Overview
The aim of this study is to support development of asciminib in the pediatric population (1 to \< 18 years) with Ph+ CML-CP. The study will evaluate the efficacy and safety of asciminib in pediatric formulation (weigh-based dose, fed state) or adult formulation (fasted) in newly diagnosed and resistant or intolerant Ph+ CML-CP with or without T315I mutation.
Description
This is a multi-center, open-label, single arm study of asciminib in pediatric participants aged
1 to \<18 years old with Ph+ CML-CP newly diagnosed and previously treated with TKI treatment, with or without T315I mutation.
The study population will consist of three cohorts of Ph+ CML-CP pediatric participants:
- Newly-diagnosed Ph+ CML-CP participants without known T315I mutation
- Ph+ CML-CP participants resistant or intolerant to previous TKI without known T315I mutation
- Ph+ CML-CP participants with known T315I mutation irrespective of prior TKI treatment
There is no fixed duration of study treatment for the participants. The study will end 5 years (240 weeks) after the last enrolled participants received their first dose of treatment in the study. The objective is to have enough follow up for safety, including growth and development and efficacy.
Eligibility
Key Inclusion Criteria:
Participants eligible for inclusion in this study must meet all of the following criteria:
- Signed informed consent must be obtained prior to participation in the study.
- Male or female participants 1 and \< 18 years of age at study enrollment
- Diagnosis of CML-CP (Apperley et al 2025) with cytogenetic confirmation of Philadelphia positive (Ph+) chromosome
- For participants with CML-CP newly diagnosed within 3 months of screening OR 5 For participants with CML - CP with high risk of developing resistance or intolerance to previous TKI:
- Unfavourable response to TKI is defined following the Apperley et al 2025 guidelines as:
- At three months after the initiation of therapy: BCR::ABL1 ratio \> 10% IS (if confirmed within 1-3 months)

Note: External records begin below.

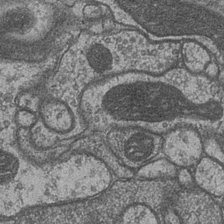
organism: Drosophila
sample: Optic medulla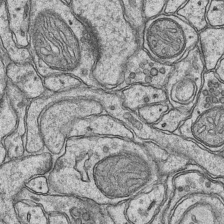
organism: Mouse
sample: CA1 Hippocampus

- At six months after the initiation of therapy: BCR::ABL1 ratio \> 10% IS
- At twelve months after initiation of therapy: BCR::ABL1 ratio \> 1% IS
- At any time loss of previous response
- At any time emergent resistant BCR::ABL1 mutations or high-risk ACA from prior TKI treatment as per local test results
- Intolerance to TKI is defined as:
- Non-hematologic intolerance: participants with grade 3 or 4 toxicity while on therapy (in which case the patient is eligible whether or not there was a dose reduction); or with persistent grade 2 toxicity unresponsive to optimal management including dose adjustments (unless dose reduction is not considered in the best interest of the patient if response is already suboptimal)

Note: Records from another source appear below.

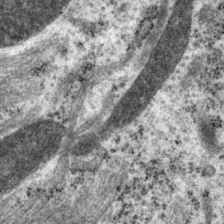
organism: P. pacificus
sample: Pharynx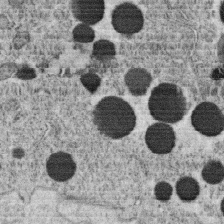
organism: C. elegans
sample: C. elegans oocyte; sperm cells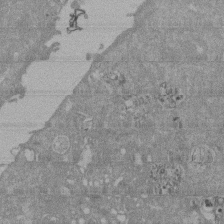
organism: Mouse
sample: ED-1 cell nuclei; centrioles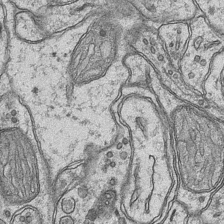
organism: Mouse
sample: CA1 Hippocampus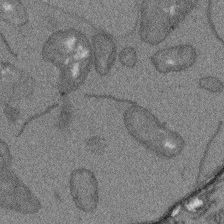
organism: Arabidopsis thaliana
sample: Root tip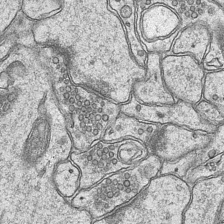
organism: Mouse
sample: CA1 Hippocampus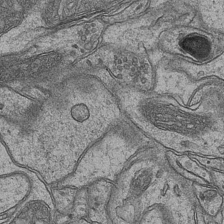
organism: Mouse
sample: CA1 Hippocampus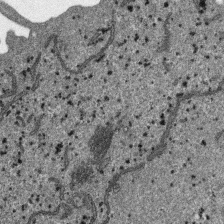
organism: Human
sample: Lung epithelial cells infected with SARS-CoV-2

- Hematologic intolerance: participants with grade 3 or 4 toxicity (absolute neutrophil count \[ANC\] or platelets) while on therapy that is recurrent after dose reduction to the lowest doses of the TKI
- Unfavourable response to TKI is defined following the Apperley et al 2025 guidelines as:
6\. Evidence of typical BCR::ABL1 transcript \[e14a2 and/or e13a2\] at the time of screening which are amenable to standardized RQ-PCR quantification.
7\. Performance status: Karnofsky ≥ 50% for participants ≥ 16 years of age, and Lansky ≥ 50 for participants \< 16 years of age at the time of screening.
Key Exclusion Criteria:
- Known second chronic phase (CP) of CML after previous progression to Accelerated Phase (AP)/Blast Phase (BP).
- Previous treatment with a hematopoietic stem-cell transplantation.
- Patient planned to undergo allogeneic hematopoietic stem cell transplantation
- Known presence of a BCR::ABL1 mutation with known resistance to study treatment in accordance with the most recent public version of international CML clinical guidelines (e.g. NCCN CML treatment guidelines v 1.2026 and Apperley et al 2025) any time prior to study entry
Other inclusion/exclusion criteria may apply.